Jazz em Agosto 2019: Freaks – a alegria de tocar e misturar

© Jazz em Agosto / Petra Cvelbar   

A segunda parte do Jazz em Agosto 2019 começou com Freaks, um sexteto liderado pelo violinista Théo Ceccaldi que nos trouxe uma música intensa e descomprometida, que bebe em várias fontes mas tem um travo muito próprio.

Por João Morales

A pujança colectiva que este sexteto apresentou contrariou o clima acabrunhado de uma noite de Agosto equivocado, deixando bem claro que a energia e a noção unânime de uma sonoridade comum são traços identificativos de um projecto devedor do Jazz, de várias tendências do Rock, mas não só.

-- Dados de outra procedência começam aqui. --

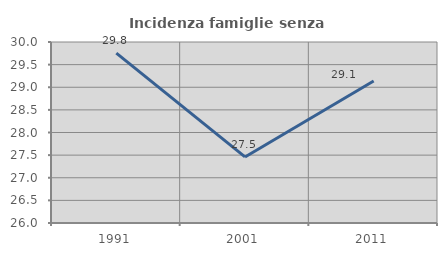
| Category | Incidenza famiglie senza nuclei |
|---|---|
| 1991.0 | 29.754 |
| 2001.0 | 27.46 |
| 2011.0 | 29.138 |
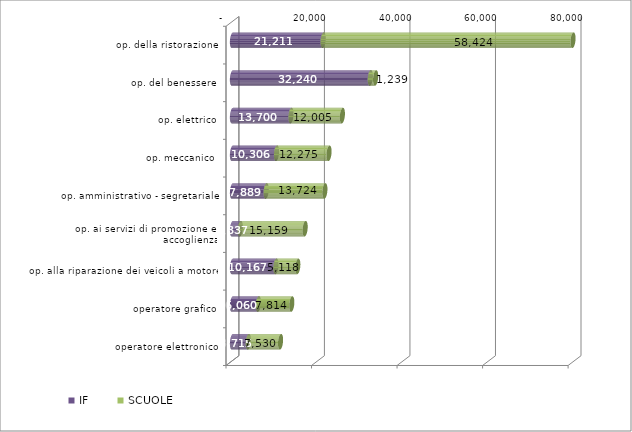
| Category | IF | SCUOLE |
|---|---|---|
| op. della ristorazione | 21211 | 58424 |
| op. del benessere | 32240 | 1239 |
| op. elettrico | 13700 | 12005 |
| op. meccanico | 10306 | 12275 |
| op. amministrativo - segretariale | 7889 | 13724 |
| op. ai servizi di promozione ed accoglienza | 1837 | 15159 |
| op. alla riparazione dei veicoli a motore | 10167 | 5118 |
| operatore grafico | 6060 | 7814 |
| operatore elettronico | 3715 | 7530 |
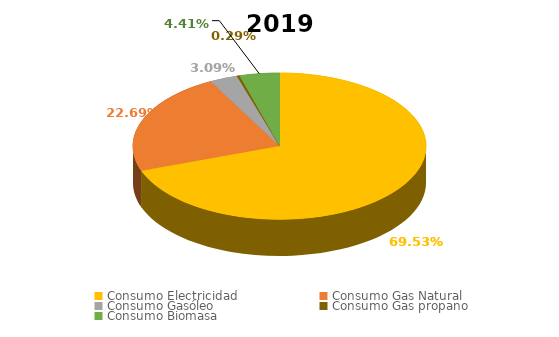
| Category | 2019 |
|---|---|
| Consumo Electricidad | 26359.254 |
| Consumo Gas Natural | 8600.568 |
| Consumo Gasóleo | 1170.121 |
| Consumo Gas propano | 109.595 |
| Consumo Biomasa | 1671.752 |

Freaks, chamam-se eles a si mesmos, e trouxeram uma lufada de som contagiante ao anfiteatro da Fundação Calouste Gulbenkian em mais um concerto do Jazz em Agosto 2019.

Théo Ceccaldi já tinha passado por este festival duas vezes; a primeira, em 2015, integrado na Orchestre National de Jazz (onde a sua forma algo anarquizante de abordar o seu instrumento deu logo nas vistas), a segunda, no ano seguinte, com o quarteto Petite Moutarde, num espectáculo devedor de influências surrealistas, acompanhando filmes de René Clair, Marcel Duchamp e Man Ray. À terceira vez, também não defraudou, com o sexteto Freaks.

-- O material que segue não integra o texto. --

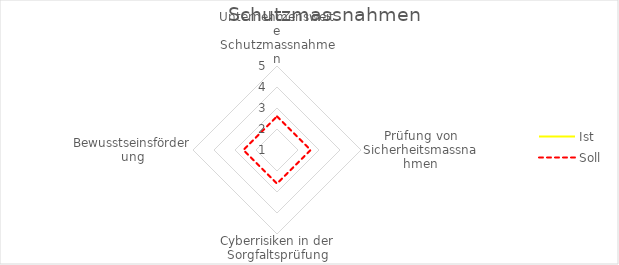
| Category | Ist | Soll |
|---|---|---|
| Unternehmensweite Schutzmassnahmen | 1 | 2.6 |
| Prüfung von Sicherheitsmassnahmen | 1 | 2.6 |
| Cyberrisiken in der Sorgfaltsprüfung | 1 | 2.6 |
| Bewusstseinsförderung | 1 | 2.6 |
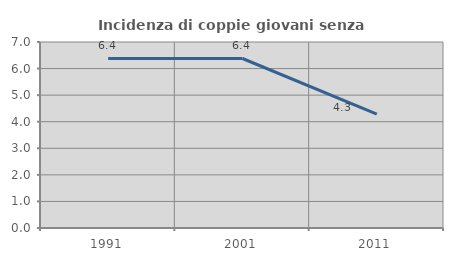
| Category | Incidenza di coppie giovani senza figli |
|---|---|
| 1991.0 | 6.381 |
| 2001.0 | 6.379 |
| 2011.0 | 4.285 |
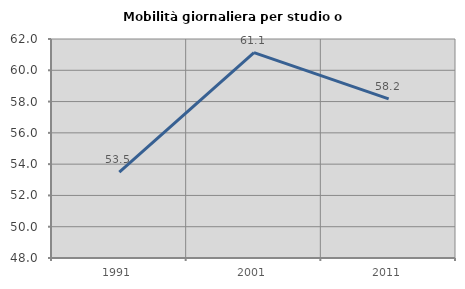
| Category | Mobilità giornaliera per studio o lavoro |
|---|---|
| 1991.0 | 53.483 |
| 2001.0 | 61.128 |
| 2011.0 | 58.175 |
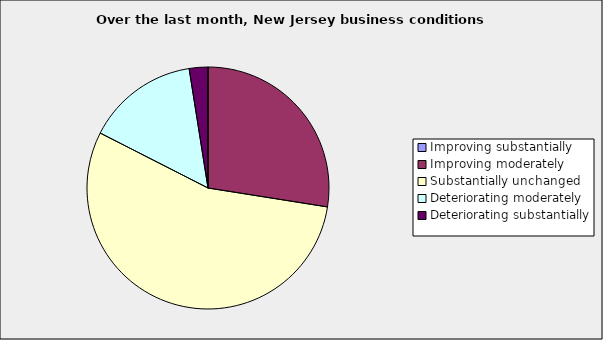
| Category | Series 0 |
|---|---|
| Improving substantially | 0 |
| Improving moderately | 0.275 |
| Substantially unchanged | 0.55 |
| Deteriorating moderately | 0.15 |
| Deteriorating substantially | 0.025 |

Uma parte importante do som deste grupo passa pela conjugação dos dois saxofones (Mathieu Metzger – que se divide actualmente entre este projecto e os Anabasis, de Dominique Pifarély – e Quentin Biardeau) e do violino (nas mãos do próprio Ceccaldi) que, diversas vezes, apresentam o tema em uníssono, integrando uma espécie de caravana pós-moderna, derivando a partir daí para uma miríade de possibilidades. O início do concerto ficou marcado por uma vertente devedora do Jazz-rock, embora com uma musicalidade actualizada, tendência que se escutaria por diversas vezes, o que não é de estranhar, numa abordagem aglutinadora e ecléctica, como a que é levada a cabo por estes Freaks.

A influência de John Zorn é uma pista constante, tanto pelos seus Naked City, que criaram um momento de disrupção na História da Música mais recente, como por outras facetas, nomeadamente, a capacidade de evocar e desconstruir ambientes musicais próximos do easy listening. Nomes como Frank Zappa e alguns compositores do primeiro quartel do século XX (o próprio Ceccaldi realça a influência de Igor Stravinsky) também não estão isentos de responsabilidades no resultado final.

Por mais que uma vez, o mentor do agrupamento tomou conta dos holofotes principais, habitualmente acompanhado pela secção rítmica (Stéphane Decolly, no baixo elétrico, e Etienne Ziemniak – que já tocou com o saxofonista Paul Dunmall ou o contrabaixista Paul Rogers – numa explosiva e endemoninhada bateria, com o mais discreto Giani Caserotto, guitarrista).

A integração de elementos da dance music (com um Ceccaldi visivelmente satisfeito a desfrutar, bamboleando-se pelo palco), sem que nunca se tornem o cerne das atenções, a influência de algum doom rock – sem excessos, revelando a lucidez com tudo isto é misturado, com parcimónia e equilíbrio – o diálogo entre a chançon française e uma quase atonalidade que rapidamente pode dar lugar a um ambiente devedor do rock progressivo ou a um momento de falso lounge rapidamente desmascarado pela ousadia dos intérpretes, são marcas-de-água deste conjunto, que prima pela surpresa sonora e ousadia. Sempre com uma noção epicurista da música, patente no bom humor que lhe conseguem imprimir (no seu site oficial, Ceccaldi fala em “troça e extravagância, como se David Lynch revisitasse Tex Avery”).

Aliás, esta ousadia não se fica pela música, quando atentamos na postura quase queer dos seus elementos (a começar pela saia de Mathieu Metzger), atitude confirmada não pelas fotografias de promoção do grupo, como por outros vídeos de diferente projectos, patentes no youtube. Se tiverem curiosidade, espreitem “Danse de Salon”, interpretado por Ceccaldi e pelo pianista Roberto Negro, com quem mantém um duo regular.